Вслед за врачом, сделавшим подчинённым почти неуловимый знак не суетиться, из палаты вышли майор Рипли и штатские. Дверь закрылась, давая возможность Локи побыть наедине с отцом.

«Бродяга» бочком-бочком двинулся к лифтам. Толстуха трубно высморкалась и высказалась в том плане, что «Хорошая у Зверюги дочка, правильная!».

– Кремень девка, – подтвердил господин в костюме и протянул руку Эрнестине:

– Кесслер. Капитан Джошуа Кесслер. Для вас – просто Джош.

– Эрнестина, – лейтенант не отказала себе в удовольствии игриво хлопнуть ресницами, и была вознаграждена загоревшимися в глазах мужчины искорками.

– Спасибо вам, Эрнестина, – искорки – искорками, но тон мужика был абсолютно серьезен. – Будь у меня дети, я хотел бы, умирая, услышать то, что вы сказали Зверюге. Спасибо.

Лейтенант с удивлением почувствовала, что краснеет.

– Я сказала правду, сэр.

– Тем более. Вы не в курсе…

Дверь палаты открылась и в коридор вышла Дитц. Парадная выправка, невозмутимое лицо, ровный шаг… вот только пальцы немилосердно комкали форменное кепи. Плотная ткань потрескивала, кое-где уже появились первые лохмотья.

Лицо толстухи искривилось, глаза наполнились слезами, но сразу несколько грозных взглядов пригвоздили её к месту, и женщина не посмела заплакать.

Локи глубоко вздохнула, передёрнула плечами и повернулась к врачу:

– Когда я смогу забрать тело?

– В любой момент, джи Дитц, – мягко проговорил врач, и тут произошла катастрофа.

Должно быть, к Локи впервые обратились так – до сих пор «джи Дитц» был только её приёмный отец. Она качнулась, снова попыталась вздохнуть, слепо зашарила свободной от кепи рукой по воздуху… Кесслер метнулся вперед, подхватывая её под локоть. Крышечка извлеченной из-за пазухи большой плоской фляги (так вот почему костюм так сидит!) откинулась, и в ноздри присутствующих ударил резкий запах чего-то исключительно крепкого, настоянного на кофе. Девушка сделала большой глоток, задохнулась, запрокинула голову, но внутренние тормоза не выдержали, и она разрыдалась, неудержимо и горько.

Первым сориентировался Ходок: отпихнув отставного капитана, он прижал голову Локи к своей груди, обхватил так, чтобы никто не мог видеть даже краешка её лица, и что-то зашептал. Постепенно рыдания девушки затихали, она что-то забормотала, ответные реплики Дерринджера стали отчетливее и громче:

– Ну, пообещала… ничего ты не нарушила… так ведь ты и не плачешь… ты ж крепче пива ничего не пьёшь, вот слезы и брызнули, а ты ни при чем… ну тише, тише… умница… тише…
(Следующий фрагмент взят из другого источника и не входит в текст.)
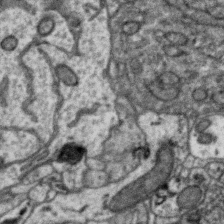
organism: Zebra finch
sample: Brain
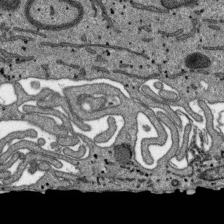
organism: Human
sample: Lung epithelial cells, uninfected (mock) control
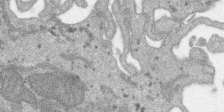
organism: Human
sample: Lung epithelial cells infected with SARS-CoV-2
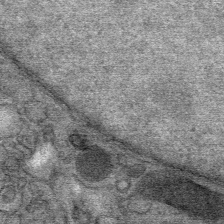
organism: Mouse
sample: Mouse Salivary gland
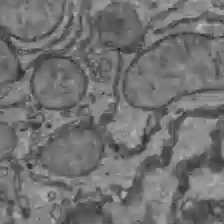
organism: C57BL Mouse
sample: Liver
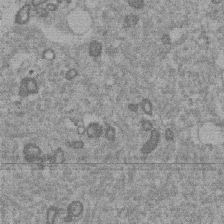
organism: Mouse
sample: Dividing mouse embryo 1 cell stage
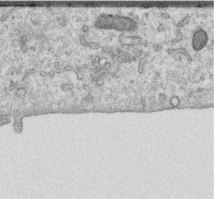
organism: Human
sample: Centriole in RPE cells
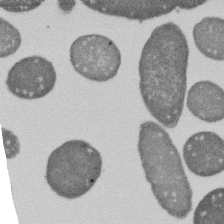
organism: E. coli
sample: Bacterial nucleoid
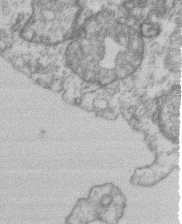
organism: Mouse
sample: T cell stromal cell synapse
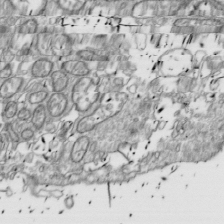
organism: Drosophila
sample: Cell division; meiosis; drosophila spermatocytes
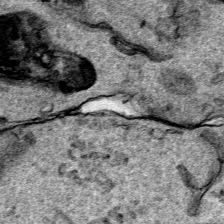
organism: Human
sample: Mitochondria in HCT116 cells
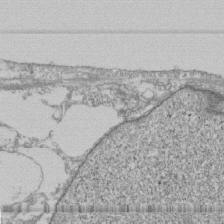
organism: Human
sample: Fibroblast cells
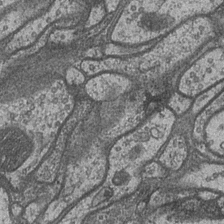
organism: Drosophila
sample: Optic medulla
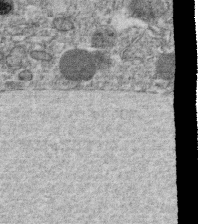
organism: C. elegans
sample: C. elegans oocyte; sperm cells
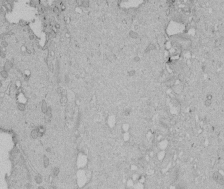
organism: Human
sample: Melanocyte Keratinocyte synapse skin construct
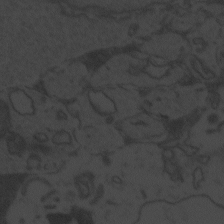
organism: Zebrafish
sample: Macrophage infected with Toxoplasma gondii
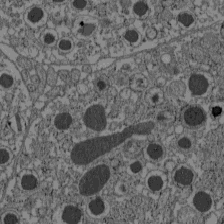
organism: C57BL Mouse
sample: Pancreatic islet
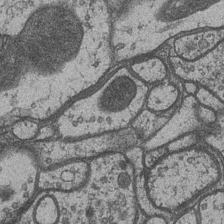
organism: Drosophila
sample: Optic medulla
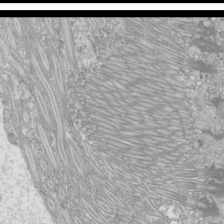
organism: Mouse
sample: Cilia; mouse epididymis
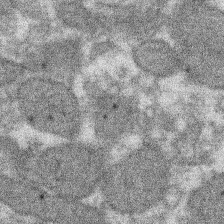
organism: Xenopus
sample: Cilia; centrioles in frog embryo cells
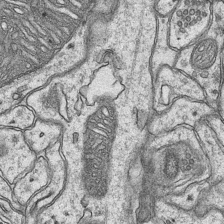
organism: Mouse
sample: CA1 Hippocampus
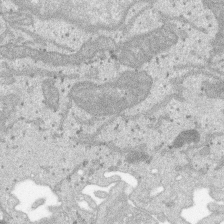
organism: Human
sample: Lung epithelial cells infected with SARS-CoV-2
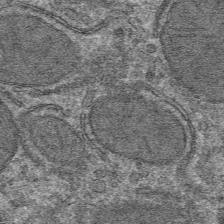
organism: Mouse
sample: Mouse hepatocytes
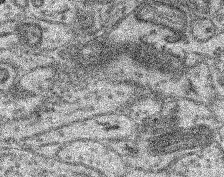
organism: Mouse
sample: Retina
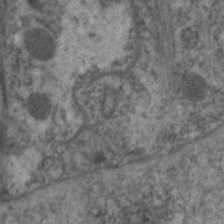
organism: C. elegans
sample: Pharynx
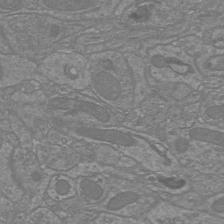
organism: Mouse
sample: Cortical neurons
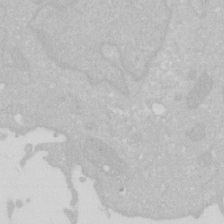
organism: Human
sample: HIV infected U937 cells
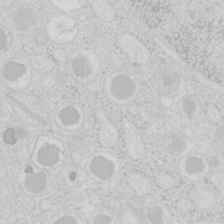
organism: Mouse
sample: Pancreas
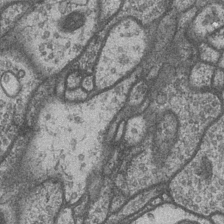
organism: Drosophila
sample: Optic medulla
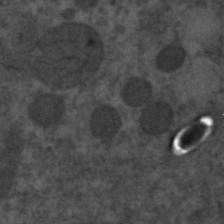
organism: C. elegans
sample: C. elegans embryo
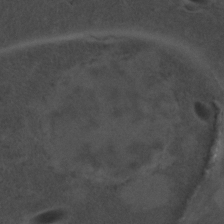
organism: C. elegans
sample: C. elegans embryo
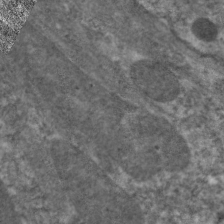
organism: C. elegans
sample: Pharynx
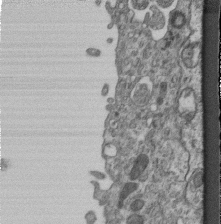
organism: Mouse
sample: Centriole in ependymal cells
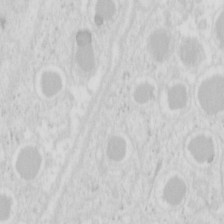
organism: Mouse
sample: Pancreas
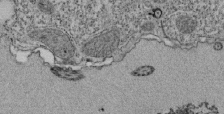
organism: Tetrahymena
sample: Cilia in tetrahymena
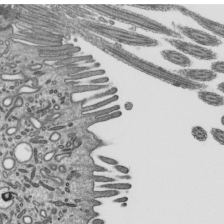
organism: Mouse
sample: Mouse epididymis efferent ductule cilia
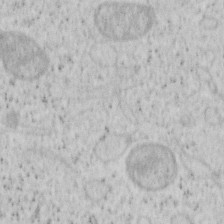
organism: Human
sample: HeLa cells
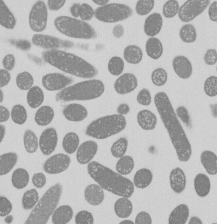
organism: E. coli
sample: Bacterial nucleoid
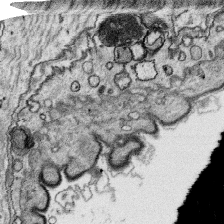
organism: Platynereis dumerilii
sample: Parapodia
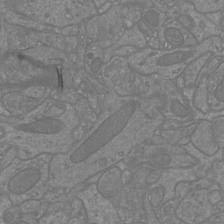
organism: Mouse
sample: Cortical neurons
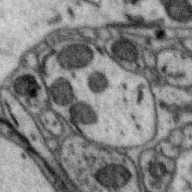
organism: Zebra finch
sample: Brain
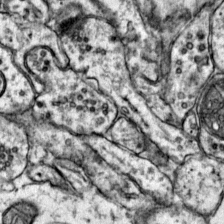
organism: Mouse
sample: Primary visual cortex
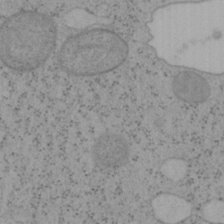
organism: Mouse
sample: OT-I killer T cells with ID8 ovarian cancer cells
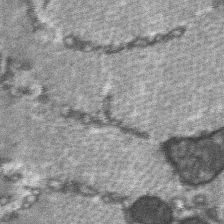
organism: C57BL Mouse
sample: Soleus
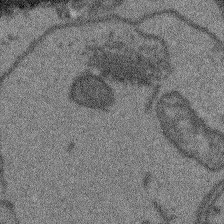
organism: Arabidopsis thaliana
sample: Root tip
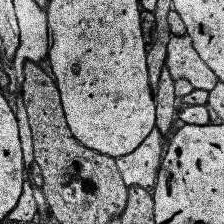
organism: Human
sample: Temporal Lobe
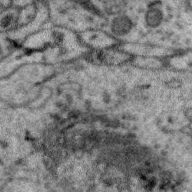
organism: Zebra finch
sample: Brain
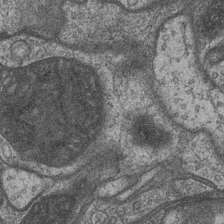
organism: Drosophila
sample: Optic medulla
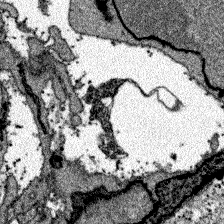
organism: Zebrafish
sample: Larval olfactory bulb
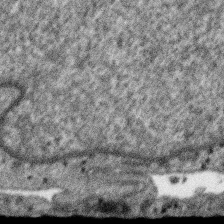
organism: Human
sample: Lung epithelial cells infected with SARS-CoV-2
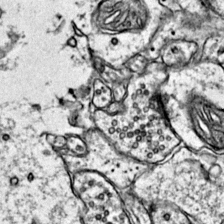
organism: Mouse
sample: Primary visual cortex
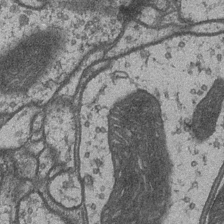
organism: Drosophila
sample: Optic medulla
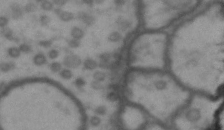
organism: Drosophila
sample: Brain
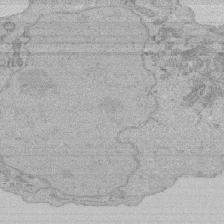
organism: Human
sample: Activated Jurkat CD4+ T cells
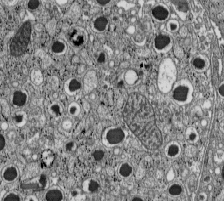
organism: C57BL Mouse
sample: Pancreatic islet
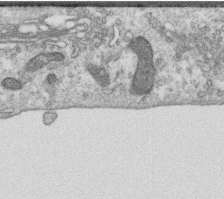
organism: Human
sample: Centriole in RPE cells
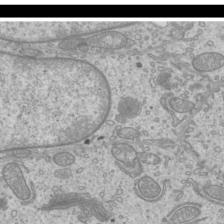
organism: Mouse
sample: Cilia; mouse epididymis
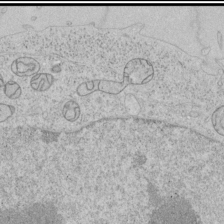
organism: Human
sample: Mitochondria in HCT116 cells
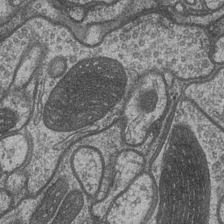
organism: Drosophila
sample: Optic medulla
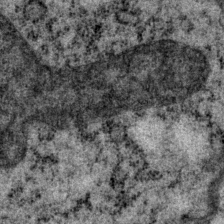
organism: P. pacificus
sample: Pharynx
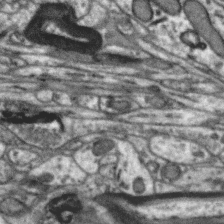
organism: Zebra finch
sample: Brain
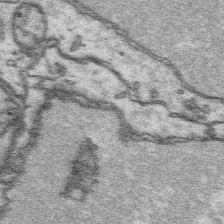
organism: Platynereis dumerilii
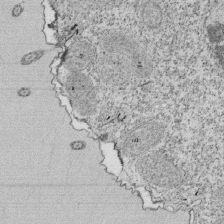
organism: Tetrahymena
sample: Cilia in tetrahymena
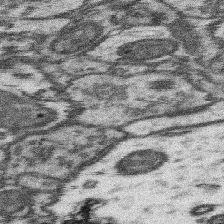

Наконец Локи отняла лицо от промокшего мундира Ходока. Легко и тихо – очень легко и очень тихо – подошедшая толстуха протянула ей пачку бумажных платков, вынутую из огромной аляповатой сумки, усыпанной стразами. Лейтенант Дюпре стояла достаточно близко, чтобы заметить внутри дурацкого сооружения кобуру с весьма нехилым стволом, закреплённую так, чтобы оружие можно было выхватить в любой момент, не роясь среди всякого хлама. Вот тебе и корова…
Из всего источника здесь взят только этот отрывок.